One of the things that I’ve learned online – as if I didn’t know it before – is that some people are jerks. And we’re not going to change them.
I like your stuff. I don’t always agree with it, but I like it. That’s good enough for me.
By the way, you do realize you haven’t responded to any of my comments since I exposed my anti-shuttle missive.
It anti easy being green, as Kermit says.
But Slave takes shit to another level. I try to live my shit, head high and without hypocrisy.
I’ve been in the swamps as the shuttle explodes into space, I’ve seen the effects from the thunderous penis on the wildlife.
Nations are fictions, but as human, I don’t need a firey phallic symbol to bolster my sense of self worth. And it’s kinda cool guaging the reactions of people when I tell them about my opposition to the shuttle, and my experience seeing the effects on the animals in the swamps.
Don’t be so sensitive.
The world is full of morons. Letting them get to you is a mistake, whatever you do or say, they will remain morons. Just try to ignore them.
You did the right thing ‘Bina. Trust your instincts.
Hugs.
‘Bina, I think that you had ‘friended’ her on Facebook which is a WHOLE lot different than being friends with someone. You of all people should know that there are trolls out there who are playing hit and run nasty and do so for as long as they can get away with it. You have dealt with so many of them on this website.
This person might just have been one of those trolls who do that. Some of them are even PAID to do their disgusting things.
On Facebook, one of my favorite pages (besides yours, of course) has two wingnut trolls who spew all over the page with repetitive wingnut blather and, more often than not, ad hominem attacks against the page owner and any progressive who tries to comment. I have learned to simply read their blather, the Eric’s defenses and then make my comment, usually pithy (Well, more than pithy. More like pithy said by a Spaniard’s use or the “th” sound).
I don’t bother going back to see what they have to say because I know what they are going to say and I have heard it all before. That sound like what you had here. As you said, she wanted to argue for the sake of arguing, hoping to draw you into ever more degrading responses to her ever more degrading attacks.

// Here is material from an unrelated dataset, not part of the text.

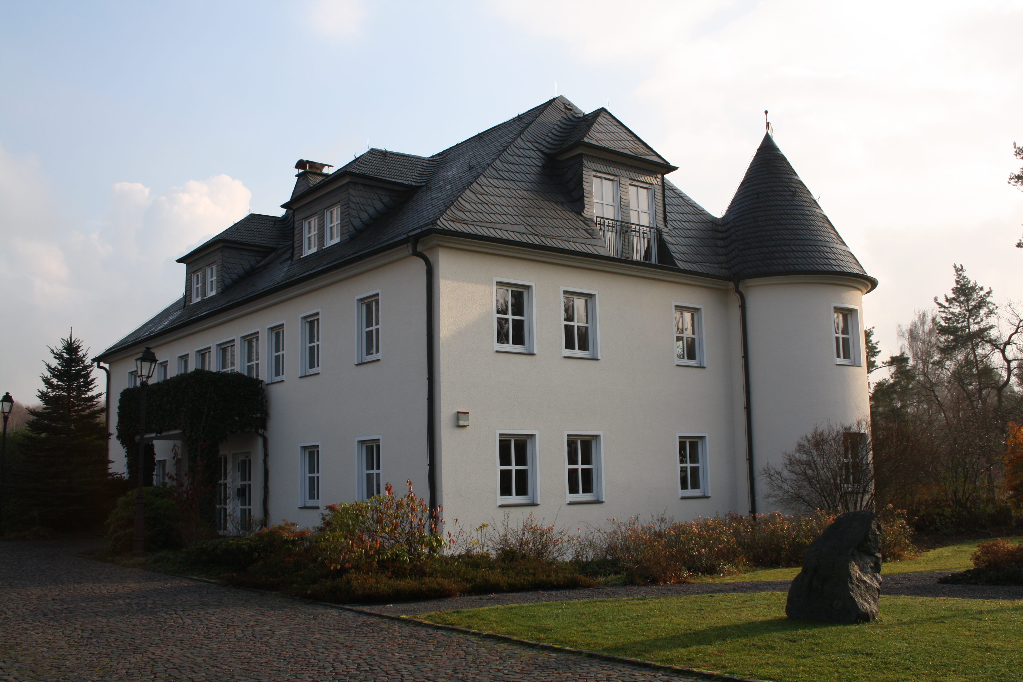 Unternehmenszentrale der Mitteldeutschen Hartstein-Industrie AG in Hanau
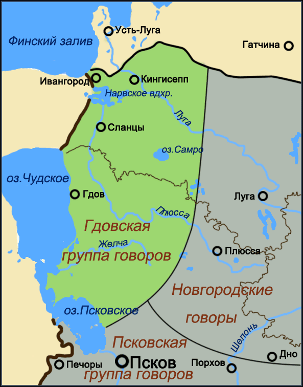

You know that I am a fellow depressive. One of the hardest things I had to learn was to walk away from things and not feel bad about it. My therapist worked for nearly 10 years (I guess I’m a slow learner) to get it through my head that some arguments are not worth fighting and, more than that, aren’t worth giving any of your precious life to thinking about.
You did right, although you don’t need me or anyone else to tell you that. On a visceral level you know you did. As far as her final accusation, as my therapist would say, “That is a classic case of transference.”
C’mon out. The sun is shining and we need you pithy remarks. Remember, it’s Festive Friday day and Chavecito picture of the week day. Shake of the funk and have some fun.
The Racist Bitch ain’t worth it.
Her loss not yours.
My impression is that this worthless antagonist has no sincere beliefs and she just enjoys trying to cause trouble.